In the manufacturing method of MOSFET 100 of the first embodiment, interface termination region 40 is formed by a third heat treatment in an atmosphere containing ammonia gas (NH ₃ ). Interface termination region 40 is formed in an atmosphere containing ammonia gas without interfacial oxidation. This causes only silicon atoms in the first layer, which is the uppermost layer of the third surface structure, to bond with oxygen atoms in gate insulating layer 28. Therefore, it is possible to convert the surface of silicon carbide layer 10 after the formation of interface termination region 40 into the first surface structure with good controllability.

The MOSFET 100 of the first embodiment is an n-channel type MOSFET. Therefore, when an n-type region 21 is formed on the surface of the p-well region 16 in which the channel is formed, the threshold voltage of the MOSFET 100 decreases. By providing the oxygen region 22, the MOSFET 100 of the first embodiment can suppress the decrease in threshold voltage. Furthermore, by providing the oxygen region 22, the MOSFET 100 of the first embodiment achieves high mobility.

Figure 28 is a diagram showing the electronic state of the semiconductor device of the first embodiment. The electronic state when one oxygen atom exists at the position of a carbon atom (carbon site) in the crystal structure of silicon carbide is calculated by first-principles calculation. In other words, the electronic state when a first structure including an oxygen atom bonded to four silicon atoms exists in silicon carbide is calculated by first-principles calculation.

As shown in FIG. 28, when an oxygen atom is present at a carbon site, a level is formed at a deep position away from the bottom of the conduction band. When an oxygen atom is present at a carbon site, a localized state is formed at a deep position away from the bottom of the conduction band.

The localized state is formed at a position approximately 0.8 eV from the conduction band minimum. The energy difference between the localized state and the conduction band minimum is, for example, 0.7 eV to 1.0 eV.

The first structure exists in the oxygen region 22 of the MOSFET 100 of the first embodiment. Therefore, a deep level is formed in the oxygen region 22.

Figure 29 is an explanatory diagram of the action and effect of the semiconductor device of the first embodiment. Figure 29 shows a band diagram of the MOS structure of MOSFET 100. Figure 29 shows the case where the silicon carbide layer is a p-well region 16. Figure 29 shows the case where the silicon carbide layer is p-type SiC.

Figure 29(a) is a band diagram in a state where no voltage is applied between the source electrode 34 and the gate electrode 30. Figure 29(b) is a band diagram in a state where a positive voltage (Vg in Figure 29(b)) is applied to the gate electrode 30 and an inversion layer is formed. Note that Figure 29 illustrates an ideal case where the work function of the gate electrode 30 and the Fermi level of the silicon carbide layer 10 are equal.

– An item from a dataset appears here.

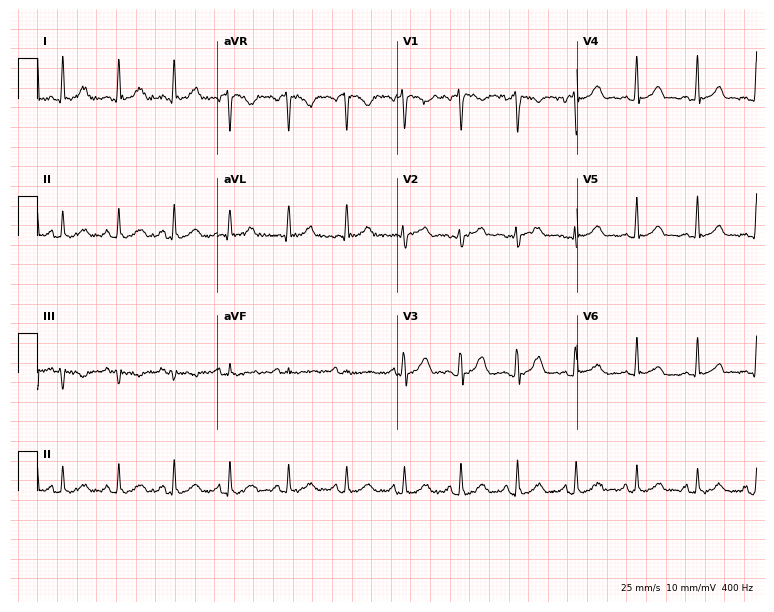
12-lead ECG from a 38-year-old woman. Labelled as a normal ECG.
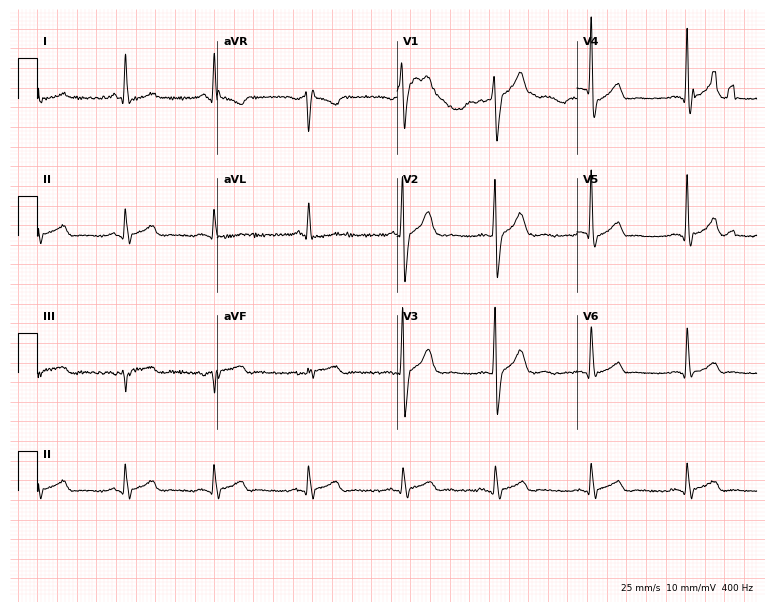
12-lead ECG (7.3-second recording at 400 Hz) from a 55-year-old male patient. Screened for six findings — first-degree AV block, right bundle branch block, left bundle branch block, sinus bradycardia, atrial fibrillation, sinus tachycardia — none is recorded. Only these six findings were labelled.

As shown in FIG. 29(a), an n-type region 21 exists near the interface between the silicon carbide layer 10 and the gate insulating layer 28, so there is a region of low potential. Therefore, the threshold voltage of the MOS structure is lower than when the n-type region 21 is not present.

In the region of the n-type region 21 deeper than the gate insulating layer 28, there exists a deep level formed by oxygen atoms that have entered the carbon sites. When a positive voltage is applied to the gate electrode 30, the potential near the interface is further reduced.

When the potential near the interface is further reduced, electrons are induced, which are trapped in deep levels and form negative fixed charges, as shown in FIG. 29(b). The formation of negative fixed charges near the interface increases the potential near the interface, and the threshold voltage of the MOSFET 100 increases.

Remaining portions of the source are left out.